陆清清说完就看向了高虎。
高虎低头看了一眼自己身上的衣服,愣了,身体再次僵住。
“宋大人简朴,着衣普通,随从自然不能越矩,只好穿得比你更差。我听说这棉麻衣裳里有些料子不好的,就容易掉些绒絮。”
陆清清说罢,就打发夏绿在高虎身上抓一把。
夏绿愣住,虽然有点怕,但是还是去了。
高虎意欲反抗,被陆清清一句“别心虚”堵了回去,只能老实受着。
夏绿在高虎的衣袖上抓了一下,果然发现自己的指甲缝里有少许黑色的绒絮。
夏绿马上给陆清清瞧自己的指甲,转而惊讶地看着高虎,万般不可思议地叹道:“凶手竟然真的是他!”

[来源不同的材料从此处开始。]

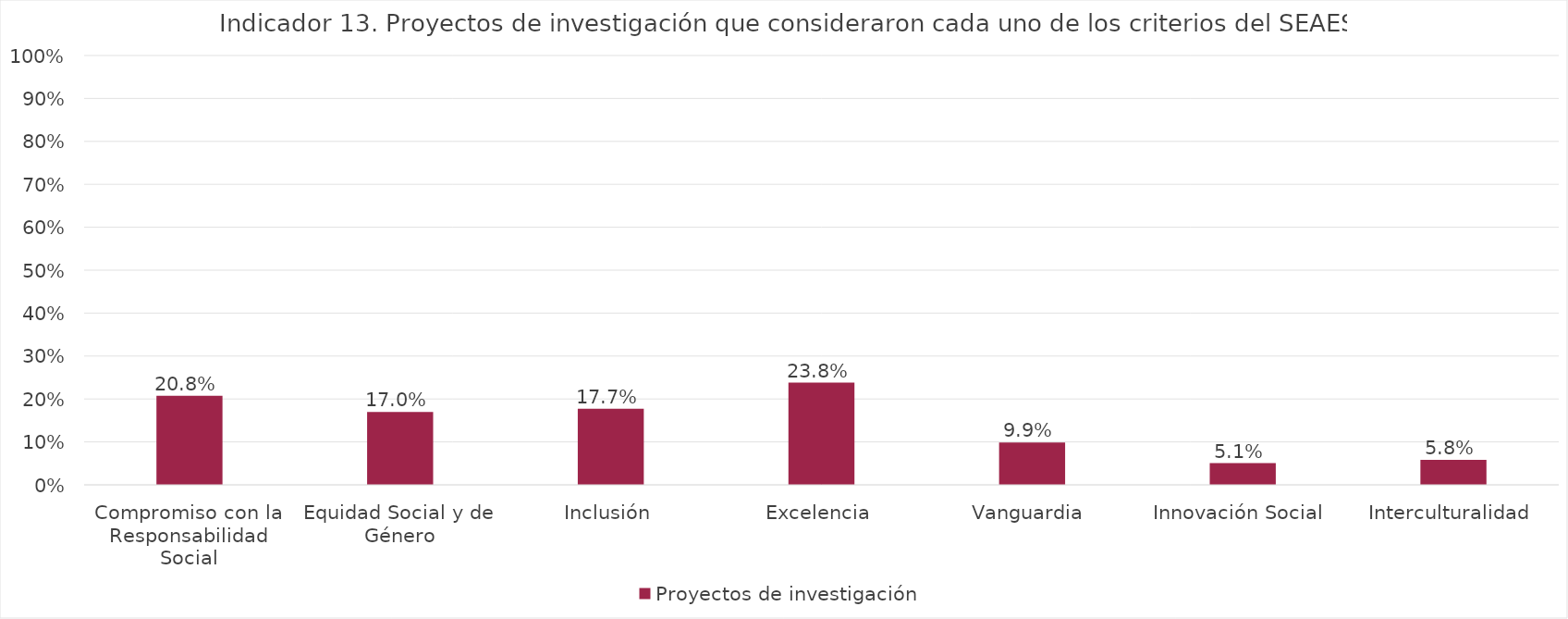
| Category | Proyectos de investigación |
|---|---|
| Compromiso con la Responsabilidad Social | 0.208 |
| Equidad Social y de Género | 0.17 |
| Inclusión | 0.177 |
| Excelencia | 0.238 |
| Vanguardia | 0.099 |
| Innovación Social | 0.051 |
| Interculturalidad | 0.058 |

“准确的说杀人的是他,真正的凶手是他。”陆清清看完高虎,又看宋言致。
高虎怒目圆睁,难掩脸上的不自在。他竭力控制自己保持原状,等候宋言致发出命令。
“宋大人可还有话要说?”
陆清清已经在心里开始琢磨着,一会怎么把宋言致绳之以法。
“人是我杀的。”
陆清清恍讶异地望着宋言致。那张俊脸说完后,一点变化都没有,若非陆清清见夏绿也表现出一副惊讶的样子,定会以为刚刚是自己幻听了。
杀了人还这么淡定,变态。
“瞧宋御史这副满不在乎的态度,似乎对你来说,杀个人就跟杀猪一样简单?这可是一条人命!你不仅杀了了他,还残忍地把它挂在自己的隔壁间等人发现,你就一点愧疚都没有?据我所知,潘青山是打小就在长乐县长大,连汝宁府都没出过,怎么就得罪了刚从京城过来的宋御史?”陆清清等了会儿,见宋言致没有交代的意思,狠狠拍了下惊堂木,高声命令,“来人,收押宋言致!”
“谁敢!”高虎立刻出刀,凶神恶煞地挡在宋言致前面。其余的三名侍卫也在另外三个方向护住了宋言致。
得令冲进来的衙差们见状,也抽刀出来,与之僵持。
宋言致正用茶,根本无心理会这些人。这茶他也是喝了之后才知道,竟是上品的南山鹤顶春茶。山顶就只有三颗茶树产这个,还以为全都进贡到了宫里,没想到这里也有。
夏绿瞧宋言致那副斯文喝茶的样子,心里慌了,忙悄悄地去拉陆清清的衣袖。她记得姑娘以前曾说过,喜怒不形于色的才叫人物,而今这位只怕是个大人物。
陆清清一把甩开夏绿,气哼道:“你劝我也没用,监察御史怎么了?监察御史傻到在自己的隔壁屋杀人,我还不能抓了?”
夏绿怔住,她不是这个意思。
陆清清转即凶狠地对众衙役们喊:“愣着干什么,都给我上!”
“来啊!”高虎挥刀,表情显出几丝兴奋,整个人煞气十足。
一众衙役立刻就被高虎的气势给镇住了。
啪!
瓷器相撞的声音。
声音本是不大,但在双方紧张对峙的时候,就显得格外清脆。
“陆县令是个人才。”宋言致把茶盖落在了茶碗上后,感慨一声,起了身。
陆清清鄙夷地哼笑,“这是当然,不过这种恭维的话就不必多说了,我早听得耳朵起茧了。”